Blitz Bureau
The U.S. Food and Drug Administration (FDA) has authorised a new COVID-19 vaccine from Novavax, giving Americans an alternative to shots from Moderna and Pfizer.
Novavax’s protein-based vaccine will be available soon after regulators granted emergency authorisation to the Maryland-based company for the product. FDA officials said that animal testing data supported the decision.
‘Meets standards’
“Today’s authorisation provides an additional COVID-19 vaccine option that meets the FDA’s standards for safety, effectiveness and manufacturing quality needed to support emergency use authorisation,” Dr. Peter Marks, who directs the FDA’s Center for Biologics Evaluation and Research, said in an August 30 statement.

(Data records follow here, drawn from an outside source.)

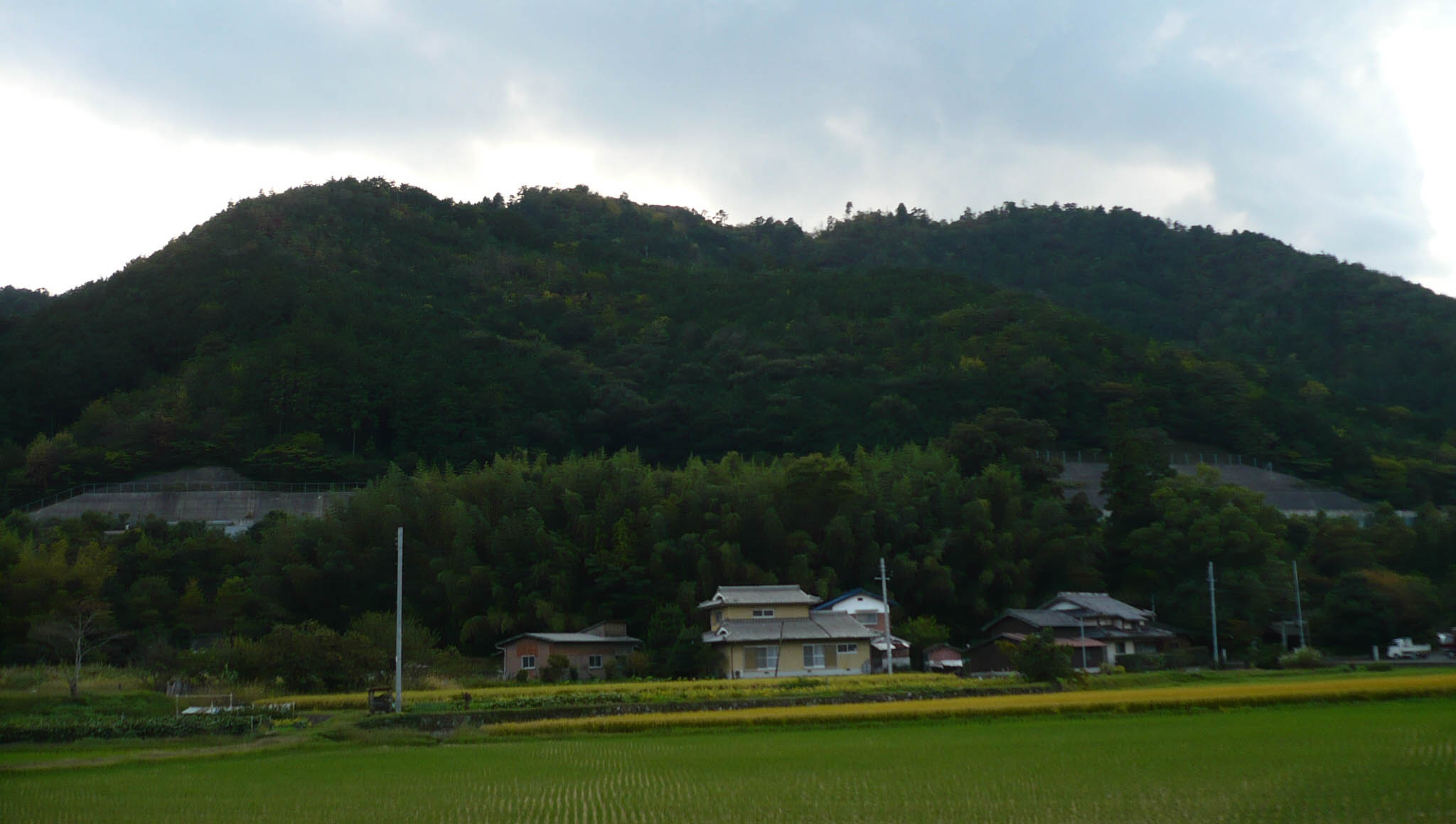 城山
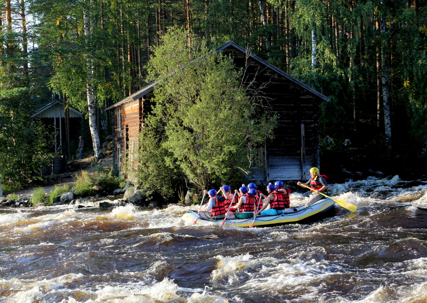 Koskenlaskua kumilautalla Äänekosken Kapeenkoskella
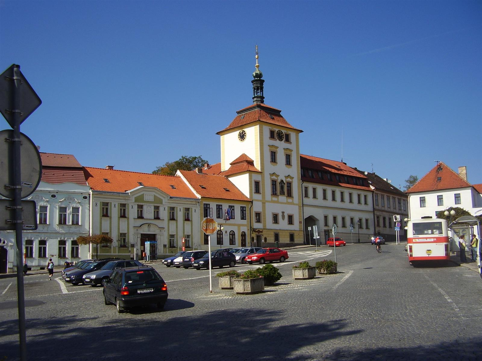 Česky: Náměstí v Jílovém u Prahy s radnicí
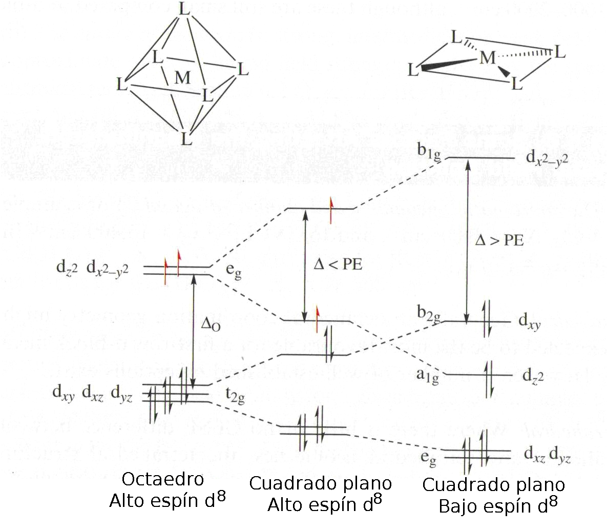 comparação entre diagrama de níveis de energia de um complexo octaédrico e complexo D4h
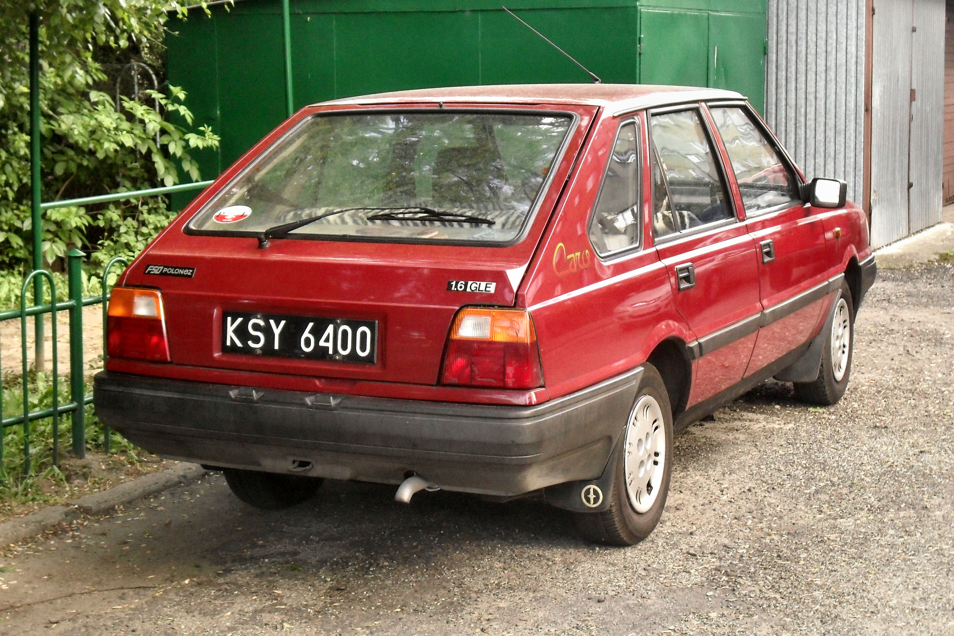 FSO Polonez Caro MR'91 1.6 GLE z 1993 roku w Jaśle.
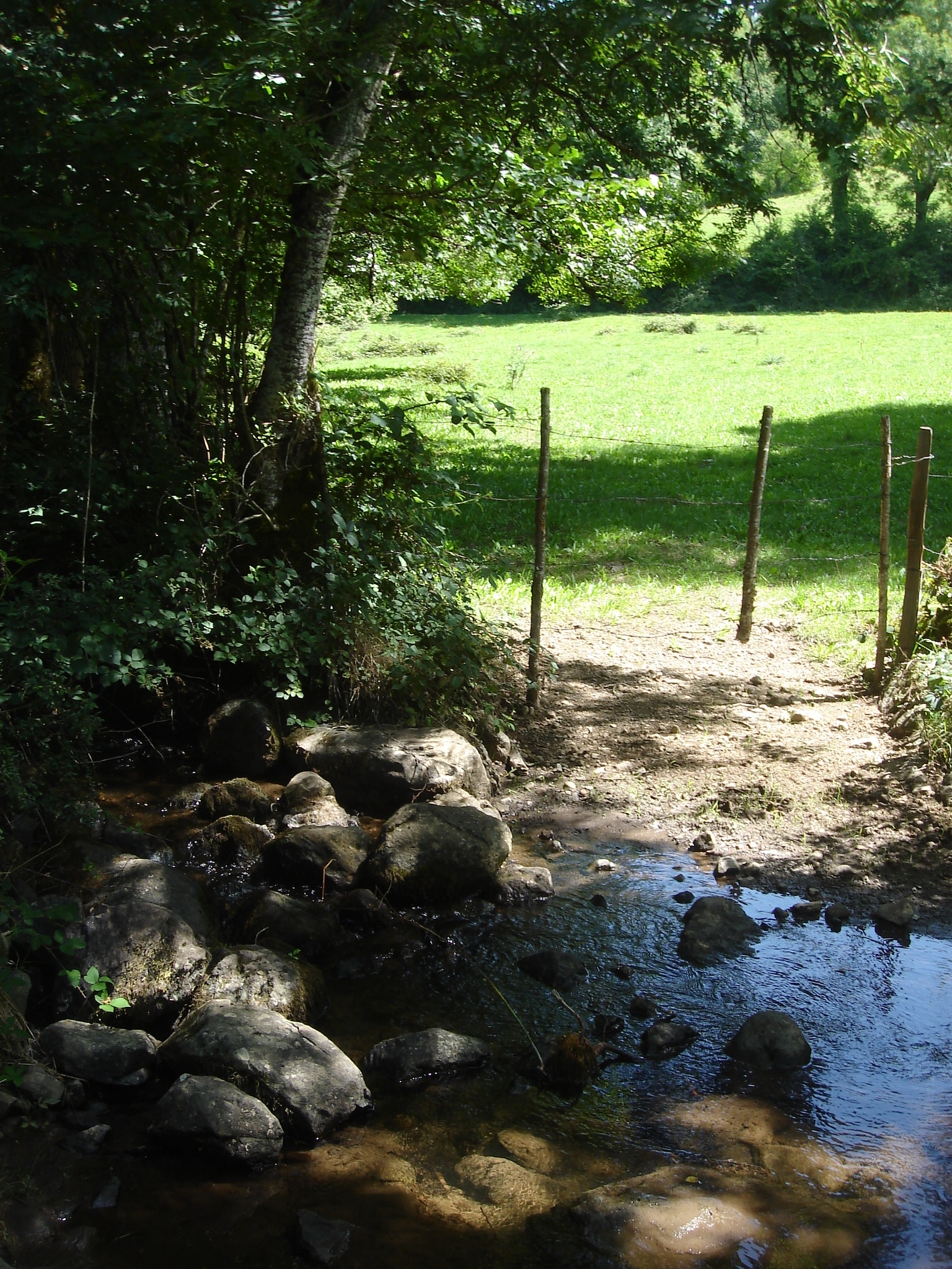 Rivière Baïse. Reilhaguet Reilhac (15) France.

The FDA cleared vaccines from Moderna and Pfizer that are built on messenger ribonucleic acid technology (mRNA) earlier in the month. Critics say that the agency should not be making an assertion about safety and effectiveness in the absence of clinical trial data.

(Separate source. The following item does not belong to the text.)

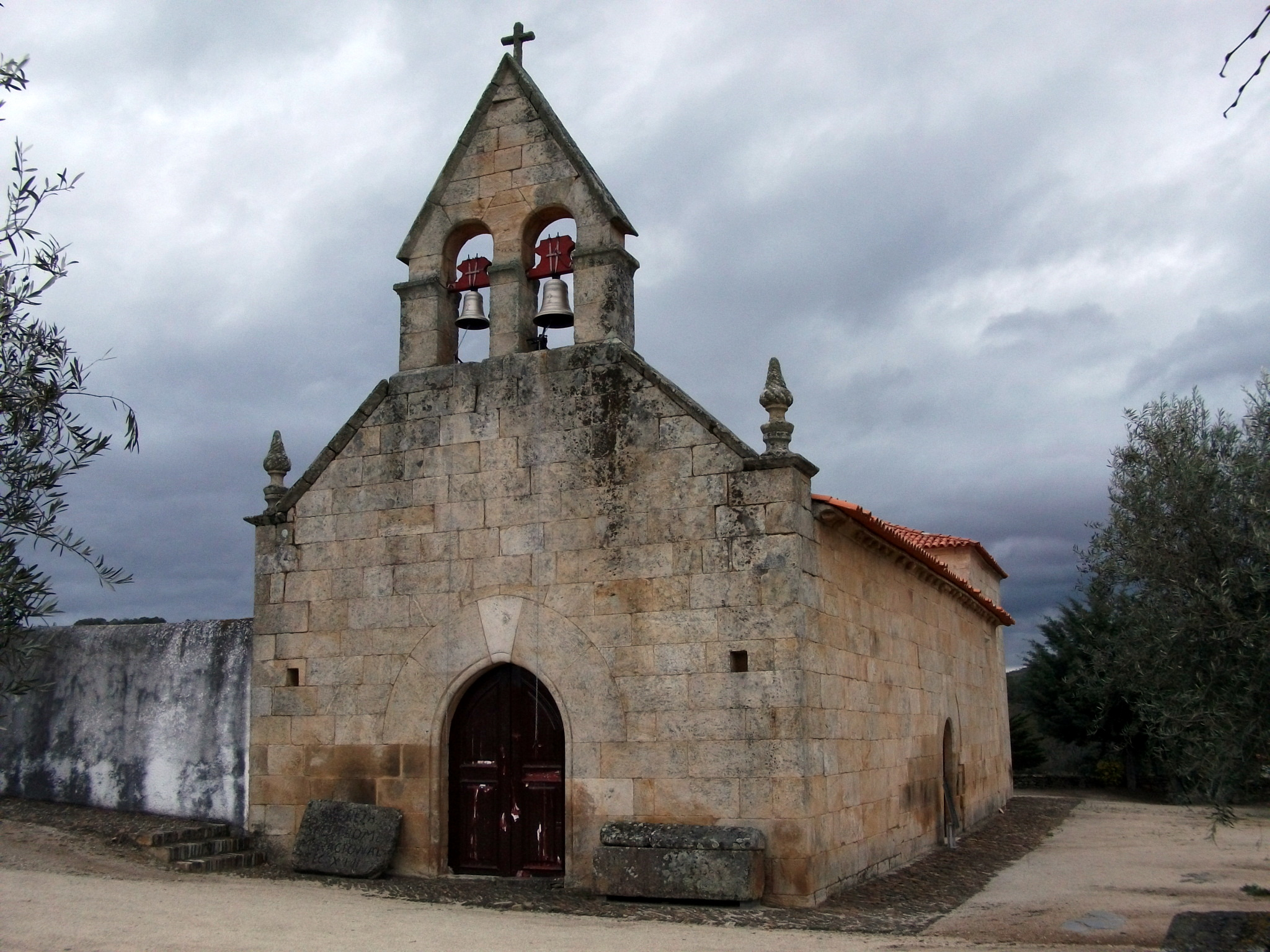 Fachadas frontal e lateral da Igreja de São Tomé, em Abambres, Mirandela.

Novavax President and CEO John C. Jacobs said in a statement that the company’s vaccine showed “robust cross-reactivity against JN.1 lineage viruses” in animals. JN.1 was displaced in the spring by KP.3 and other variants, according to sequencing performed by the U.S. Centers for Disease Control and Prevention.

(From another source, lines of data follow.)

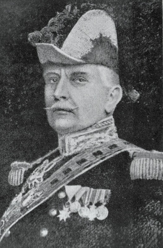 Il Conte Mario di Carpegna (1856–1924) è stato un politico italiano, fondatore — il 16 gennaio 1916 — dell’Associazione Scouts Cattolici Italiani (ASCI). Fu guardia nobile del papa ed esponente di primo piano del movimento cattolico romano.
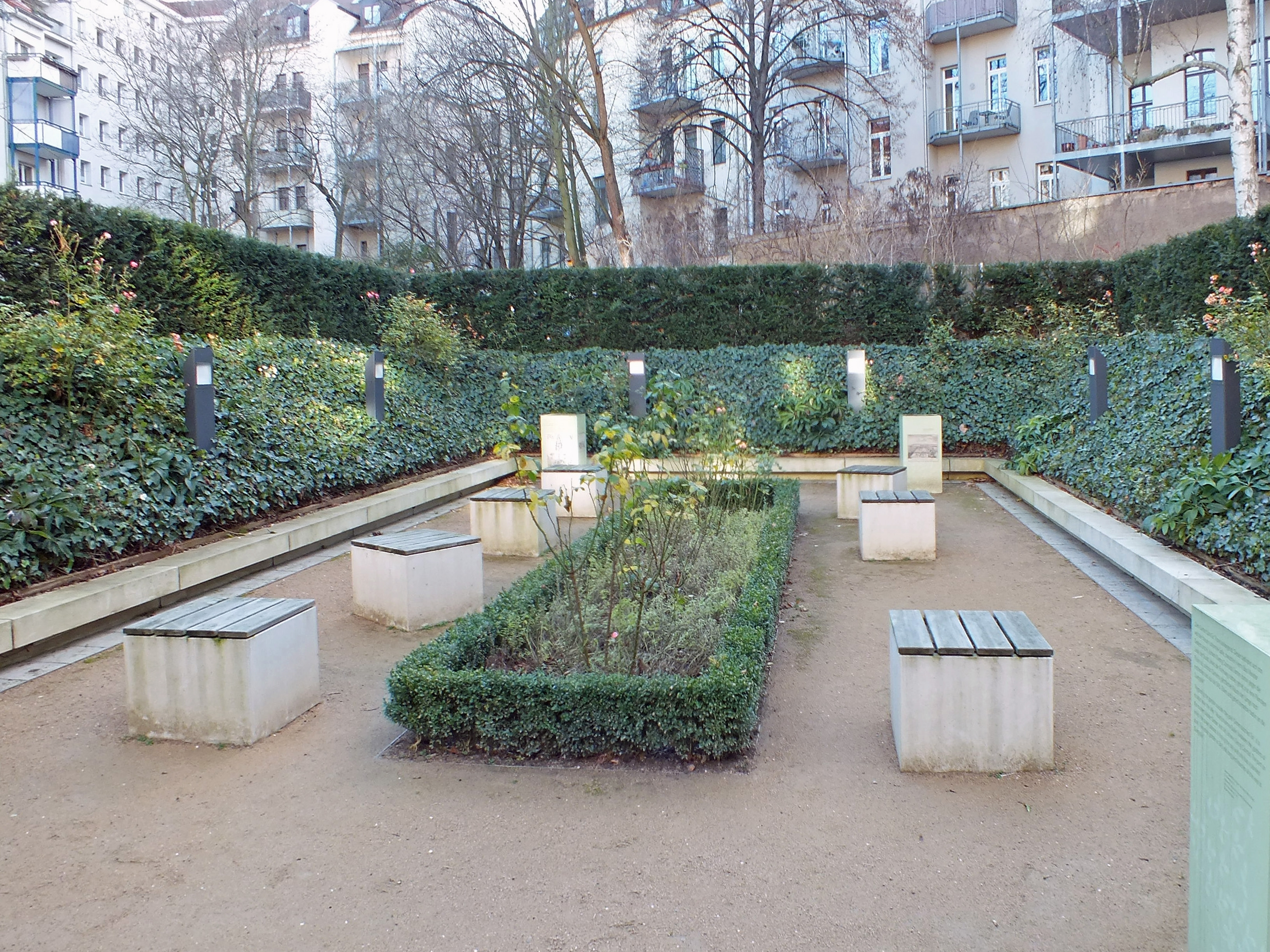 Der Garten hinter dem Bosehaus in Leipzig
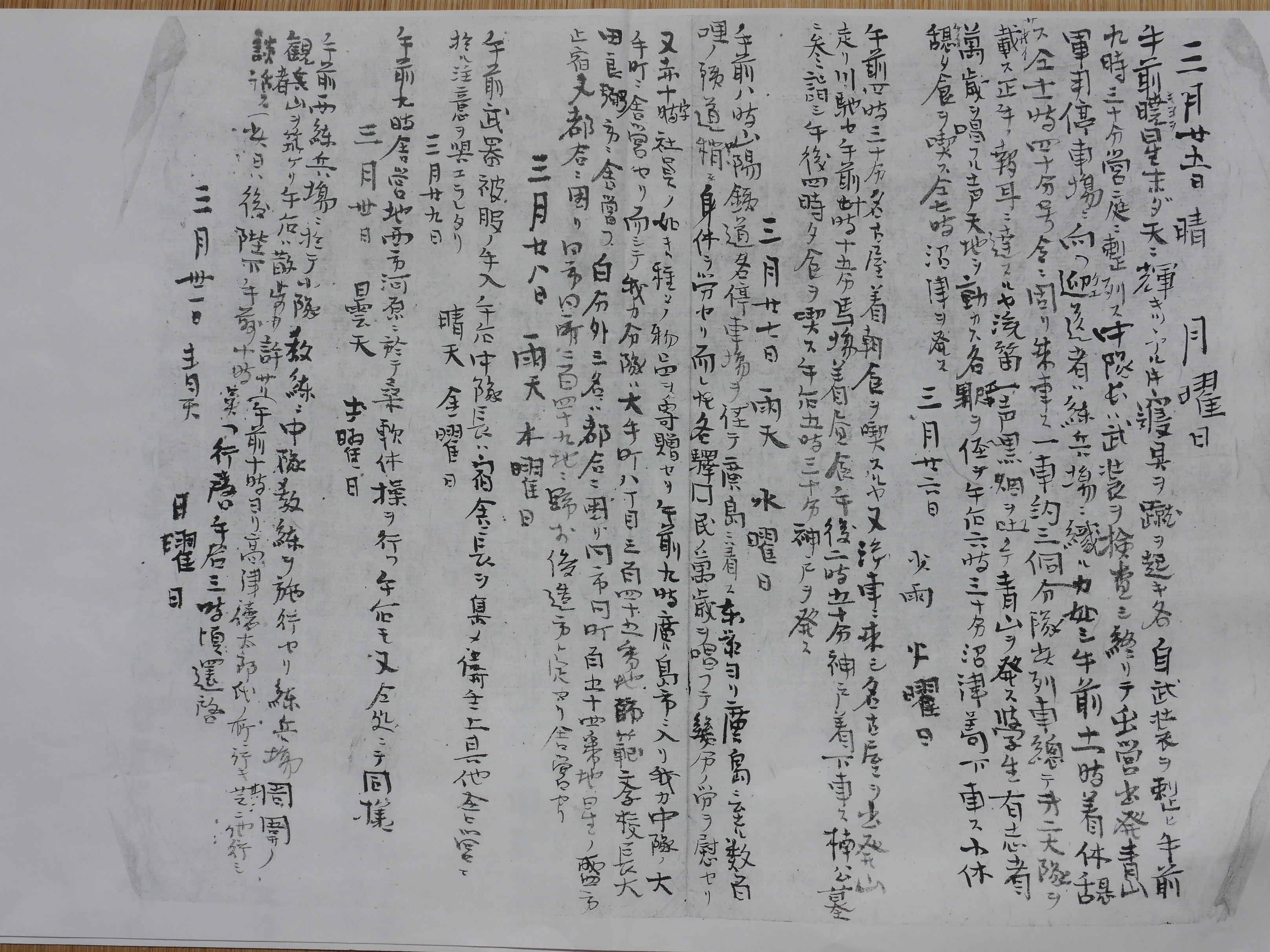 日清戦争出陣の日記

The CDC estimates that KP.3 and the closely related KP.3.1.1 caused about four in 10 cases in the two weeks ending August 3. The agency estimated that KP.3.1.1 became the dominant strain by the end of August. The Pfizer and Moderna vaccines target KP.3.
FDA officials initially advised manufacturers to target JN.1 but later recommended they target KP.3. Because Novavax’s vaccine is built on different technology, it takes longer to manufacture than the mRNA shots. Company officials told FDA advisers that they were planning to continue manufacturing a JN.1-based vaccine.